When Barack Obama ran for president in 2008, he said, in ways both explicit and implicit, that we could transcend what divided us -- our racial, religious, geographic, or political differences -- and unite in a common national purpose. This rubbed some people the wrong way. Some found it naïve, some even found it cynical.
But whatever else you might say about all that happy talk, even conservatives would have to admit that it appealed to our better natures. We'd all like to believe that even if it doesn't happen very often, we should aspire to find our commonalities, allow our diversity to make us a stronger country, and treat each other with respect even when we disagree. Don't we believe that?

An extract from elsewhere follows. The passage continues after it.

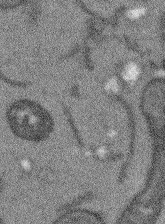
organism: Arabidopsis thaliana
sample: Root tip

Just something to think about, as the people who like to call themselves "the party of Lincoln" undertake as their latest cause the repeal of the 14th Amendment, so that we might deny citizenship to children born in America based on the immigration status of their parents. This happens while they argue that freedom of religion ought not extend to Muslims, race-baiting has become endemic on their favored media outlets, a recent CNN poll found that only 23 percent of Republicans believe their president was definitely born in the U.S, and the most dynamic leader in the GOP centers her appeal on the division between the people she calls "real Americans" and the rest of us.
None of these developments, taken individually, represents something new in American politics. But I can't remember when a political movement worked as hard on as many different fronts to appeal to what's worst in all of us.
And as usual, they'll probably be rewarded for it at the polls.